La logica non può essere completamente separata dall’epistemologia altrimenti la logica conduce inevitabilmente alla dialettica. Come Nagarjuna prima di lui, affermò che tutto questo mina la fede costruttiva e positiva, conducendo ad un pessimismo scettico. L’unico antidoto a tutto questo sono la meditazione e la disciplina. Questi sono gli unici mezzi per purificare la via che conduce ad una esistenza indipendente da false pretese di conoscenza.

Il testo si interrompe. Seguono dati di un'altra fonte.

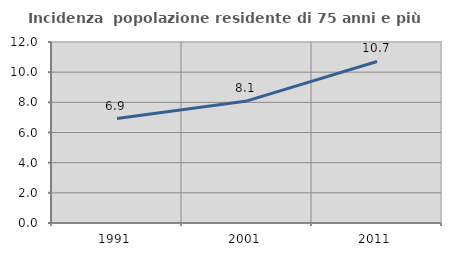
| Category | Incidenza  popolazione residente di 75 anni e più |
|---|---|
| 1991.0 | 6.926 |
| 2001.0 | 8.093 |
| 2011.0 | 10.711 |
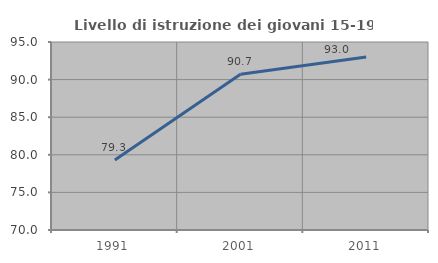
| Category | Livello di istruzione dei giovani 15-19 anni |
|---|---|
| 1991.0 | 79.304 |
| 2001.0 | 90.714 |
| 2011.0 | 93.011 |
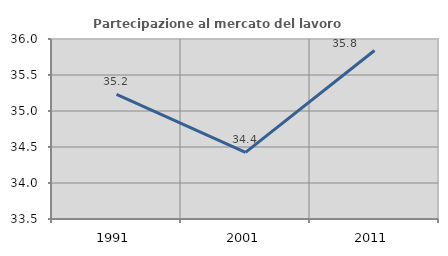
| Category | Partecipazione al mercato del lavoro  femminile |
|---|---|
| 1991.0 | 35.23 |
| 2001.0 | 34.426 |
| 2011.0 | 35.841 |
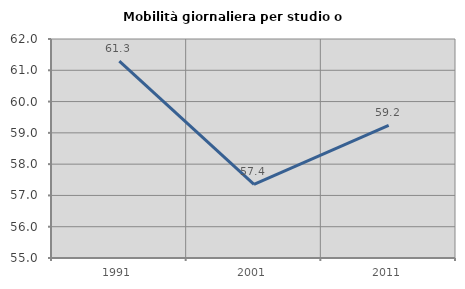
| Category | Mobilità giornaliera per studio o lavoro |
|---|---|
| 1991.0 | 61.295 |
| 2001.0 | 57.356 |
| 2011.0 | 59.238 |
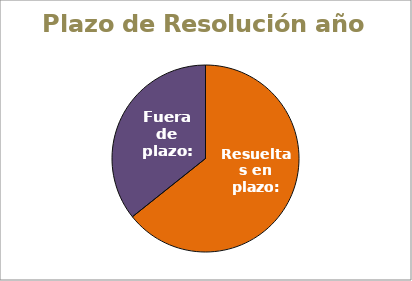
| Category | Series 0 |
|---|---|
| Resueltas en plazo: | 9 |
| Fuera de plazo: | 5 |
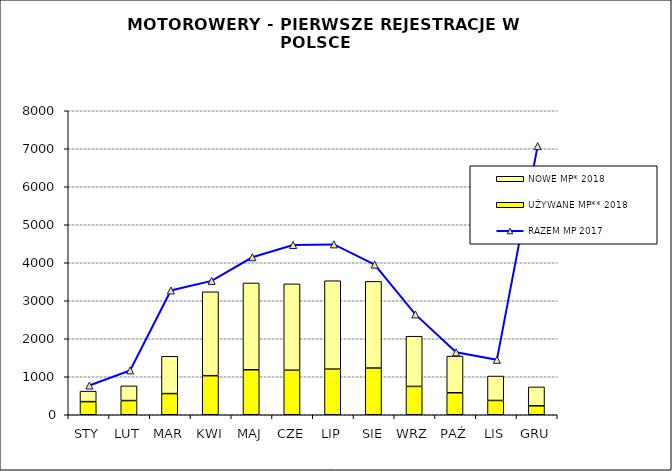
| Category | UŻYWANE MP** 2018 | NOWE MP* 2018 |
|---|---|---|
| STY | 345 | 277 |
| LUT | 373 | 387 |
| MAR | 557 | 982 |
| KWI | 1028 | 2208 |
| MAJ | 1184 | 2285 |
| CZE | 1172 | 2273 |
| LIP | 1200 | 2327 |
| SIE | 1229 | 2281 |
| WRZ | 746 | 1321 |
| PAŹ | 579 | 965 |
| LIS | 376 | 643 |
| GRU | 235 | 498 |
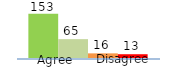
| Category | Series 0 | Series 1 | Series 2 | Series 3 |
|---|---|---|---|---|
| 0 | 153 | 65 | 16 | 13 |
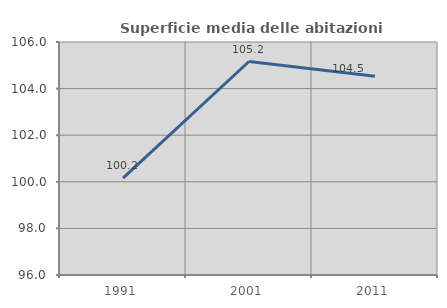
| Category | Superficie media delle abitazioni occupate |
|---|---|
| 1991.0 | 100.162 |
| 2001.0 | 105.163 |
| 2011.0 | 104.535 |
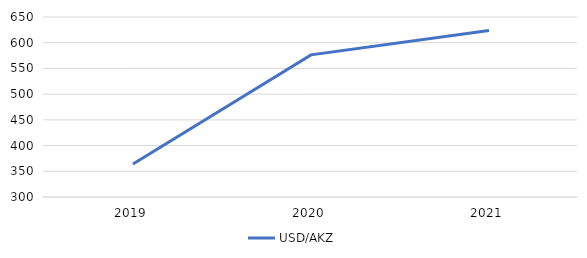
| Category | USD/AKZ |
|---|---|
| 2019.0 | 364.279 |
| 2020.0 | 576.367 |
| 2021.0 | 623.706 |
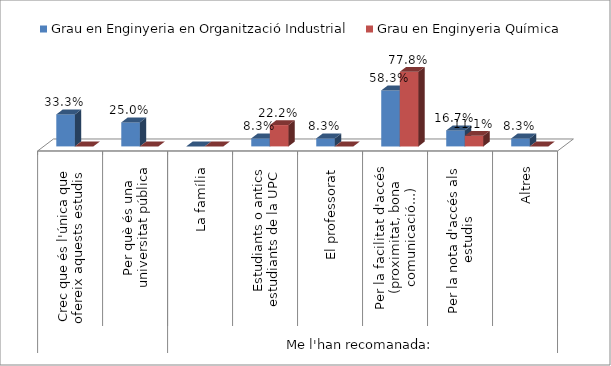
| Category | Grau en Enginyeria en Organització Industrial | Grau en Enginyeria Química |
|---|---|---|
| 0 | 0.333 | 0 |
| 1 | 0.25 | 0 |
| 2 | 0 | 0 |
| 3 | 0.083 | 0.222 |
| 4 | 0.083 | 0 |
| 5 | 0.583 | 0.778 |
| 6 | 0.167 | 0.111 |
| 7 | 0.083 | 0 |
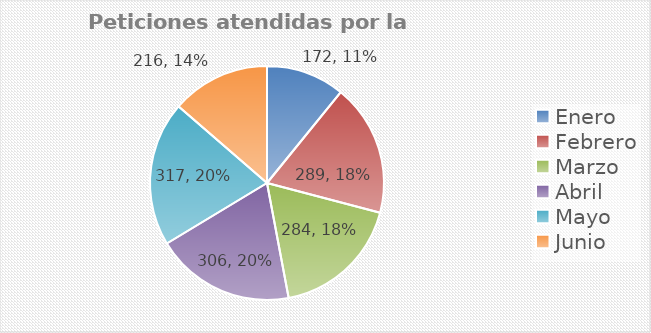
| Category | Series 0 |
|---|---|
| Enero | 172 |
| Febrero | 289 |
| Marzo | 284 |
| Abril | 306 |
| Mayo | 317 |
| Junio | 216 |
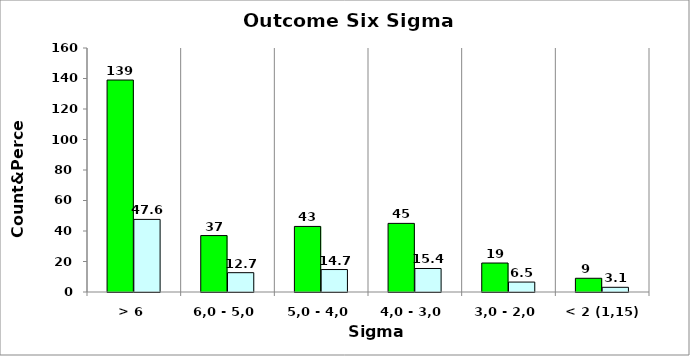
| Category | Series 0 | 47,6 12,7 14,7 15,4 6,5 3,1 |
|---|---|---|
| > 6 | 139 | 47.603 |
| 6,0 - 5,0 | 37 | 12.671 |
| 5,0 - 4,0 | 43 | 14.726 |
| 4,0 - 3,0 | 45 | 15.411 |
| 3,0 - 2,0 | 19 | 6.507 |
| < 2 (1,15) | 9 | 3.082 |
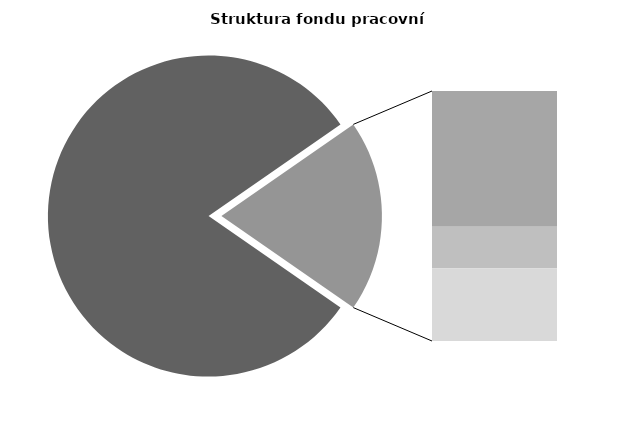
| Category | Series 0 |
|---|---|
| Průměrná měsíční odpracovaná doba bez přesčasu | 138.473 |
| Dovolená | 18.021 |
| Nemoc | 5.51 |
| Jiné | 9.637 |
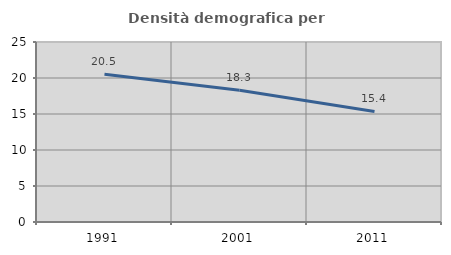
| Category | Densità demografica |
|---|---|
| 1991.0 | 20.523 |
| 2001.0 | 18.289 |
| 2011.0 | 15.357 |
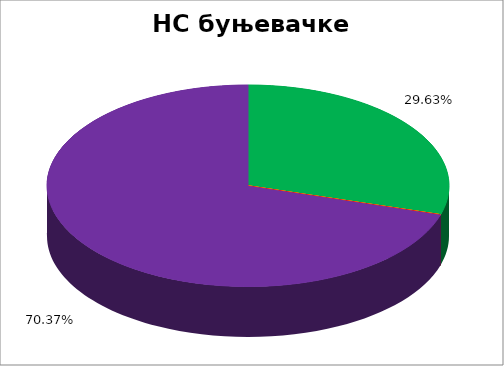
| Category | НС буњевачке НМ |
|---|---|
| 0 | 0.296 |
| 1 | 0 |
| 2 | 0 |
| 3 | 0 |
| 4 | 0.704 |
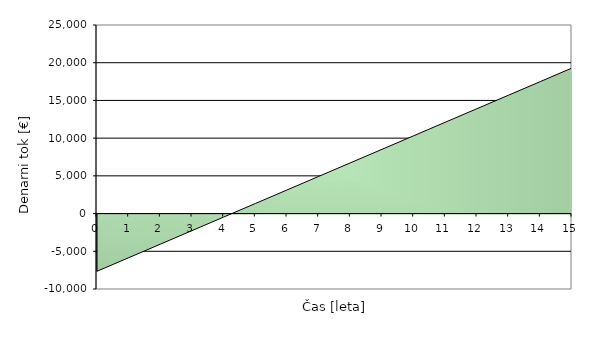
| Category | Series 0 |
|---|---|
| 0.0 | -7650 |
| 1.0 | -5853.487 |
| 2.0 | -4056.974 |
| 3.0 | -2260.461 |
| 4.0 | -463.948 |
| 5.0 | 1332.565 |
| 6.0 | 3129.078 |
| 7.0 | 4925.591 |
| 8.0 | 6722.104 |
| 9.0 | 8518.616 |
| 10.0 | 10315.129 |
| 11.0 | 12111.642 |
| 12.0 | 13908.155 |
| 13.0 | 15704.668 |
| 14.0 | 17501.181 |
| 15.0 | 19297.694 |

Il Pramanavartikakarika è un vasto e profondo commentario al lavoro di Dignaga ed è condensato nel Nyayabindu, “Goccia di Logica”, a lungo preservato in lingua tibetana, ma recentemente scoperto anche in lingua sanscrita in un manoscritto trovato in un tempio Jainista.
Nel primo capitolo Dharmakirti dice che tutti gli scopi perseguiti dagli esseri umani sono ottenuti attraverso la conoscenza, che non deve essere solo valida, ma anche perfetta. Questo tipo di conoscenza può essere ottenuta solo attraverso la percezione diretta “pratyaksha” e l’inferenza “anumana”.

La percezione deve comunque essere priva di preconcetti ed errori, che non sono causati semplicemente da un sommario sovraccarico di conclusioni affrettate, ribadendo che la percezione attraverso i nostri cinque sensi non è l’unica disponibile e neanche la più accurata.

Bisogna sviluppare allora la percezione della consapevolezza, che porta alla comprensione intuitiva e per questo difficilmente comunicabile a coloro che non sono meditatori esperti.


Da queste basi Dharmakirti conclude che l’illuminazione è pura percezione che coinvolge il concetto di Vacuità, che non deve assolutamente essere intesa come percezione negativa, o percezione di qualcosa che non è, ma come completa affermazione dell’introspezione intuitiva.

Nei suoi successivi viaggi giunse a Kalinga, nell'odierno stato indiano dell'Orissa, dove fondò un monastero e lì rimase ad insegnare ad un gran numero di discepoli sino alla sua morte.